## Work request
This exercise asks for an exact transcription of every entry.

## The data

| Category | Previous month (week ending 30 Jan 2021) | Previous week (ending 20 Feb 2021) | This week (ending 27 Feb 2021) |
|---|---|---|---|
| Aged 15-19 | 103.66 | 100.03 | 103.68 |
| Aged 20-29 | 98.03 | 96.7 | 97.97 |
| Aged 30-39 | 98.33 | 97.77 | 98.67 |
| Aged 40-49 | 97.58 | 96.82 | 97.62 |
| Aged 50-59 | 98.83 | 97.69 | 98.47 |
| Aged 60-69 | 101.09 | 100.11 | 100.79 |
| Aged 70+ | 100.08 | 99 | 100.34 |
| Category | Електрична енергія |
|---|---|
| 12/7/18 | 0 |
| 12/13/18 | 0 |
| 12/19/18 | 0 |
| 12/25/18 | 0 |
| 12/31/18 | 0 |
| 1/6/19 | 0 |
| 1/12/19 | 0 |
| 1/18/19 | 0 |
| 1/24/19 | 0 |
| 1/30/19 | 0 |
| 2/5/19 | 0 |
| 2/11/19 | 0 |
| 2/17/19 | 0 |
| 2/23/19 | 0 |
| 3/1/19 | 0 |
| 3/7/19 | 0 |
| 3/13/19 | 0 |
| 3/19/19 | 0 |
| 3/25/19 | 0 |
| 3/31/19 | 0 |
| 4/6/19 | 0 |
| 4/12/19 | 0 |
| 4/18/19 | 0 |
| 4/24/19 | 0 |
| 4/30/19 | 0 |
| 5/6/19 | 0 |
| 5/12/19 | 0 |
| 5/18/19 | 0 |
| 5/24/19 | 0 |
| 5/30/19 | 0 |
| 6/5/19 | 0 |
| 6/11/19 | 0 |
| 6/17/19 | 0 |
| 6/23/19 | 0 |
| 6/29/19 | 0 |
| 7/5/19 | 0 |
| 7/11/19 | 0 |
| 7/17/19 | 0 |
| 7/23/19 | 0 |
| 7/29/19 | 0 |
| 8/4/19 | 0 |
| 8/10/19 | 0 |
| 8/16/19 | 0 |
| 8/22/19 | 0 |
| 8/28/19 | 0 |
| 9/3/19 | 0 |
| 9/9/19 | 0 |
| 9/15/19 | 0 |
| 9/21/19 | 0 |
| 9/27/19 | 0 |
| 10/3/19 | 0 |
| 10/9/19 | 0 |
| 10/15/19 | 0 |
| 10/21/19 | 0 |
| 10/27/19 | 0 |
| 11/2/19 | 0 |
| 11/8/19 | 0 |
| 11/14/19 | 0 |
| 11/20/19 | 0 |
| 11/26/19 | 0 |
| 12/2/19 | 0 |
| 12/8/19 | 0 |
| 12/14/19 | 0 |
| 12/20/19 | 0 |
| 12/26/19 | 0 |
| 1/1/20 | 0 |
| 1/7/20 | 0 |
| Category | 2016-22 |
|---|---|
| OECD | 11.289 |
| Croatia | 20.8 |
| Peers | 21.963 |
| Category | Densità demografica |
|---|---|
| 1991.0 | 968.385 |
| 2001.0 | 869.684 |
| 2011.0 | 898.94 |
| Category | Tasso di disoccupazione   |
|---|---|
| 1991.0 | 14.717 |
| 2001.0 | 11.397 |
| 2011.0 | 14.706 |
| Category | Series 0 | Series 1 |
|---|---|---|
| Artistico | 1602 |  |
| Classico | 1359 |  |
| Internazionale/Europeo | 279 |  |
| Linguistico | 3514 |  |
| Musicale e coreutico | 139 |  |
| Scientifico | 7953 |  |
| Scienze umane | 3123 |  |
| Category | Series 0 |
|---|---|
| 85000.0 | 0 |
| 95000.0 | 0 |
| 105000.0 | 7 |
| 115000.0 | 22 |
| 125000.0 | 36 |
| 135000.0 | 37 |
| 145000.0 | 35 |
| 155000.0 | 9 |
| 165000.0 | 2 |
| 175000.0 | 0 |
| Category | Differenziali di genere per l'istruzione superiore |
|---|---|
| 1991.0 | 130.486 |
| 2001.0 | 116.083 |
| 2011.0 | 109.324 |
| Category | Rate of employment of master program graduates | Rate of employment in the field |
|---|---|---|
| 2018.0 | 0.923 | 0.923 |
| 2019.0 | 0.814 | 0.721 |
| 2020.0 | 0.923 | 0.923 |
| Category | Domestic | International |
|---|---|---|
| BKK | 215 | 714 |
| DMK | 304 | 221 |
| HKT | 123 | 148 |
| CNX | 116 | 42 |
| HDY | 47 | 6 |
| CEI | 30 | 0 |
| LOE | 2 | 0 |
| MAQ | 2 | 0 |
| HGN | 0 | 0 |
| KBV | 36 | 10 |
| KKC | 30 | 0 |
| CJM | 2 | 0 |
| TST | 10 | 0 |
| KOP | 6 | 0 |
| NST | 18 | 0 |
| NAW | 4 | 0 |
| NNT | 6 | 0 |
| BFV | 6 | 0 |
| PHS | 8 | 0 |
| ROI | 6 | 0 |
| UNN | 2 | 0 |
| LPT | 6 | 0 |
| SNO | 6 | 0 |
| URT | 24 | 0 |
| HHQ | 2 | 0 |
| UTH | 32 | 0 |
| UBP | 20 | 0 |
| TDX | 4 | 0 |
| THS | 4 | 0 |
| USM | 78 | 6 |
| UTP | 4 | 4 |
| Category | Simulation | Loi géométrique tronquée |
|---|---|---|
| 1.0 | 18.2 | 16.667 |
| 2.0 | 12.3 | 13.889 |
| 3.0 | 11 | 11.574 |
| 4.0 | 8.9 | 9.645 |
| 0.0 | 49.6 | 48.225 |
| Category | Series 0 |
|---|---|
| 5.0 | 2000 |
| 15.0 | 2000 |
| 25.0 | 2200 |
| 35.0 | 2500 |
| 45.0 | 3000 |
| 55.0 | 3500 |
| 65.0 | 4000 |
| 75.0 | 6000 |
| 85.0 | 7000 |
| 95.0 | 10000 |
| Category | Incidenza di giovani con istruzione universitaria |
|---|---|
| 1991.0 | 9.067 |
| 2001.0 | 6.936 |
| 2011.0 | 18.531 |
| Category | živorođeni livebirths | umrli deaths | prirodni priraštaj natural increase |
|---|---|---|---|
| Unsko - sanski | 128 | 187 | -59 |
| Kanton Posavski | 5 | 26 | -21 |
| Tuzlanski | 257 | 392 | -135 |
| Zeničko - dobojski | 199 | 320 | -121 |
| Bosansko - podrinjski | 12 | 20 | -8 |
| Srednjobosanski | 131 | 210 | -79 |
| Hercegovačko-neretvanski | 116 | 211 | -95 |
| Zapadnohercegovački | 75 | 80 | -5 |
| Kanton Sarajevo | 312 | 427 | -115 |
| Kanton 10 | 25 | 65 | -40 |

## Worked solution
| Category | Previous month (week ending 30 Jan 2021) | Previous week (ending 20 Feb 2021) | This week (ending 27 Feb 2021) |
|---|---|---|---|
| Aged 15-19 | 103.66 | 100.03 | 103.68 |
| Aged 20-29 | 98.03 | 96.7 | 97.97 |
| Aged 30-39 | 98.33 | 97.77 | 98.67 |
| Aged 40-49 | 97.58 | 96.82 | 97.62 |
| Aged 50-59 | 98.83 | 97.69 | 98.47 |
| Aged 60-69 | 101.09 | 100.11 | 100.79 |
| Aged 70+ | 100.08 | 99 | 100.34 |
| Category | Електрична енергія |
|---|---|
| 12/7/18 | 0 |
| 12/13/18 | 0 |
| 12/19/18 | 0 |
| 12/25/18 | 0 |
| 12/31/18 | 0 |
| 1/6/19 | 0 |
| 1/12/19 | 0 |
| 1/18/19 | 0 |
| 1/24/19 | 0 |
| 1/30/19 | 0 |
| 2/5/19 | 0 |
| 2/11/19 | 0 |
| 2/17/19 | 0 |
| 2/23/19 | 0 |
| 3/1/19 | 0 |
| 3/7/19 | 0 |
| 3/13/19 | 0 |
| 3/19/19 | 0 |
| 3/25/19 | 0 |
| 3/31/19 | 0 |
| 4/6/19 | 0 |
| 4/12/19 | 0 |
| 4/18/19 | 0 |
| 4/24/19 | 0 |
| 4/30/19 | 0 |
| 5/6/19 | 0 |
| 5/12/19 | 0 |
| 5/18/19 | 0 |
| 5/24/19 | 0 |
| 5/30/19 | 0 |
| 6/5/19 | 0 |
| 6/11/19 | 0 |
| 6/17/19 | 0 |
| 6/23/19 | 0 |
| 6/29/19 | 0 |
| 7/5/19 | 0 |
| 7/11/19 | 0 |
| 7/17/19 | 0 |
| 7/23/19 | 0 |
| 7/29/19 | 0 |
| 8/4/19 | 0 |
| 8/10/19 | 0 |
| 8/16/19 | 0 |
| 8/22/19 | 0 |
| 8/28/19 | 0 |
| 9/3/19 | 0 |
| 9/9/19 | 0 |
| 9/15/19 | 0 |
| 9/21/19 | 0 |
| 9/27/19 | 0 |
| 10/3/19 | 0 |
| 10/9/19 | 0 |
| 10/15/19 | 0 |
| 10/21/19 | 0 |
| 10/27/19 | 0 |
| 11/2/19 | 0 |
| 11/8/19 | 0 |
| 11/14/19 | 0 |
| 11/20/19 | 0 |
| 11/26/19 | 0 |
| 12/2/19 | 0 |
| 12/8/19 | 0 |
| 12/14/19 | 0 |
| 12/20/19 | 0 |
| 12/26/19 | 0 |
| 1/1/20 | 0 |
| 1/7/20 | 0 |
| Category | 2016-22 |
|---|---|
| OECD | 11.289 |
| Croatia | 20.8 |
| Peers | 21.963 |
| Category | Densità demografica |
|---|---|
| 1991.0 | 968.385 |
| 2001.0 | 869.684 |
| 2011.0 | 898.94 |
| Category | Tasso di disoccupazione   |
|---|---|
| 1991.0 | 14.717 |
| 2001.0 | 11.397 |
| 2011.0 | 14.706 |
| Category | Series 0 | Series 1 |
|---|---|---|
| Artistico | 1602 |  |
| Classico | 1359 |  |
| Internazionale/Europeo | 279 |  |
| Linguistico | 3514 |  |
| Musicale e coreutico | 139 |  |
| Scientifico | 7953 |  |
| Scienze umane | 3123 |  |
| Category | Series 0 |
|---|---|
| 85000.0 | 0 |
| 95000.0 | 0 |
| 105000.0 | 7 |
| 115000.0 | 22 |
| 125000.0 | 36 |
| 135000.0 | 37 |
| 145000.0 | 35 |
| 155000.0 | 9 |
| 165000.0 | 2 |
| 175000.0 | 0 |
| Category | Differenziali di genere per l'istruzione superiore |
|---|---|
| 1991.0 | 130.486 |
| 2001.0 | 116.083 |
| 2011.0 | 109.324 |
| Category | Rate of employment of master program graduates | Rate of employment in the field |
|---|---|---|
| 2018.0 | 0.923 | 0.923 |
| 2019.0 | 0.814 | 0.721 |
| 2020.0 | 0.923 | 0.923 |
| Category | Domestic | International |
|---|---|---|
| BKK | 215 | 714 |
| DMK | 304 | 221 |
| HKT | 123 | 148 |
| CNX | 116 | 42 |
| HDY | 47 | 6 |
| CEI | 30 | 0 |
| LOE | 2 | 0 |
| MAQ | 2 | 0 |
| HGN | 0 | 0 |
| KBV | 36 | 10 |
| KKC | 30 | 0 |
| CJM | 2 | 0 |
| TST | 10 | 0 |
| KOP | 6 | 0 |
| NST | 18 | 0 |
| NAW | 4 | 0 |
| NNT | 6 | 0 |
| BFV | 6 | 0 |
| PHS | 8 | 0 |
| ROI | 6 | 0 |
| UNN | 2 | 0 |
| LPT | 6 | 0 |
| SNO | 6 | 0 |
| URT | 24 | 0 |
| HHQ | 2 | 0 |
| UTH | 32 | 0 |
| UBP | 20 | 0 |
| TDX | 4 | 0 |
| THS | 4 | 0 |
| USM | 78 | 6 |
| UTP | 4 | 4 |
| Category | Simulation | Loi géométrique tronquée |
|---|---|---|
| 1.0 | 18.2 | 16.667 |
| 2.0 | 12.3 | 13.889 |
| 3.0 | 11 | 11.574 |
| 4.0 | 8.9 | 9.645 |
| 0.0 | 49.6 | 48.225 |
| Category | Series 0 |
|---|---|
| 5.0 | 2000 |
| 15.0 | 2000 |
| 25.0 | 2200 |
| 35.0 | 2500 |
| 45.0 | 3000 |
| 55.0 | 3500 |
| 65.0 | 4000 |
| 75.0 | 6000 |
| 85.0 | 7000 |
| 95.0 | 10000 |
| Category | Incidenza di giovani con istruzione universitaria |
|---|---|
| 1991.0 | 9.067 |
| 2001.0 | 6.936 |
| 2011.0 | 18.531 |
| Category | živorođeni livebirths | umrli deaths | prirodni priraštaj natural increase |
|---|---|---|---|
| Unsko - sanski | 128 | 187 | -59 |
| Kanton Posavski | 5 | 26 | -21 |
| Tuzlanski | 257 | 392 | -135 |
| Zeničko - dobojski | 199 | 320 | -121 |
| Bosansko - podrinjski | 12 | 20 | -8 |
| Srednjobosanski | 131 | 210 | -79 |
| Hercegovačko-neretvanski | 116 | 211 | -95 |
| Zapadnohercegovački | 75 | 80 | -5 |
| Kanton Sarajevo | 312 | 427 | -115 |
| Kanton 10 | 25 | 65 | -40 |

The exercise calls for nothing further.